(Bloomberg) -- Gold advanced as prices near the lowest level in three weeks encouraged purchases. Silver jumped the most in a week and palladium rose to the highest since Dec. 12.

Gold for immediate delivery added as much as 1.3% to $1,189.08 an ounce and traded at $1,187.24 by 4:19 p.m. in Singapore, according to Bloomberg generic pricing. The metal dropped to $1,170.76 on Dec. 22, the lowest since Dec. 1.

While bullion gained today, it’s heading for a second weekly decline, the longest such streak since October, as prospects for higher U.S. borrowing costs, accelerating economic growth and a plunge in oil prices cut demand for a haven. Holdings in the biggest exchange-traded product backed by the metal were unchanged after falling the most in 18 months on Dec. 23. The Bloomberg Dollar Spot Index, which tracks the greenback against 10 currencies, is near a five-year high.

“People earlier were shorting. It’s towards the year-end, so there’s some profit-taking,” Raymond Mok, head of foreign exchange and bullion development at Sucden Financial’s Hong Kong unit, said today, referring to investors buying back bearish bets. “The U.S. economy is well on track, and that forces the Fed to rethink a possible timeline on when they’ll start raising interest rates,” he said of the Federal Reserve.

The U.S. economy expanded at a 5% annual rate in the third quarter, the biggest advance since 2003, data this week showed. Jobless claims dropped to the lowest level in seven weeks, according to a Labor Department report on Dec. 24.
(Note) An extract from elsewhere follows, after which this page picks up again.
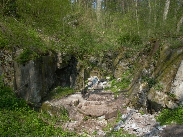 Grupa warowna "Ludendorff" / Werkgruppe "Ludendorff"

Palladium, the best performing precious metal, is poised to climb 13% in 2014, rising for a third year. Platinum sank 12% and is heading for a second year of losses, while silver tumbled 17%. Gold dropped 1.2% and is on course for its second straight annual decline, the longest such run since 2000.

Bullion, which in November dropped to the lowest level since 2010, doesn’t have much further to fall next year as doubts about the global economic recovery boost the metal’s appeal as a store of value, said Sun Yonggang, a Shanghai-based macroeconomic strategist at Everbright Futures.

“Gold is near the bottom and there’s some buying support at $1,180,” Sun said by phone today. “The increase in gold prices today isn’t that large. It’s typical after Christmas.”

The metal will climb to $1,280 by the end of 2015, rising each quarter, as demand in China and India improves, Australia & New Zealand Banking Group said Dec. 17. Bullion will probably advance in 2015 once the market prices in the Fed’s first few monetary-tightening steps, TD Securities said in a report dated Dec. 8.


Assets in the SPDR Gold Trust were unchanged at 712.9 metric tons on Dec. 24 after slumping 1.6%, the most since June 2013, the previous day.

Gold for February delivery rose 1.1% to $1,186.80 an ounce on the Comex in New York. Aggregate trading was 29% below the 100-day average for this time, according to data compiled by Bloomberg.

Silver for immediate delivery rebounded as much as 2.7% to $16.1411 an ounce, the biggest intraday gain since Dec. 18, and traded at $16.1222.

Palladium climbed as much as 1.4% to $819.33 an ounce before trading at $812.75, as speculation grew that China will take more measures to bolster the economy. The metal is heading for a 0.8% increase this week. Platinum added 1.6% to $1,210.63 an ounce, the highest level in a week, before trading at $1,207.75.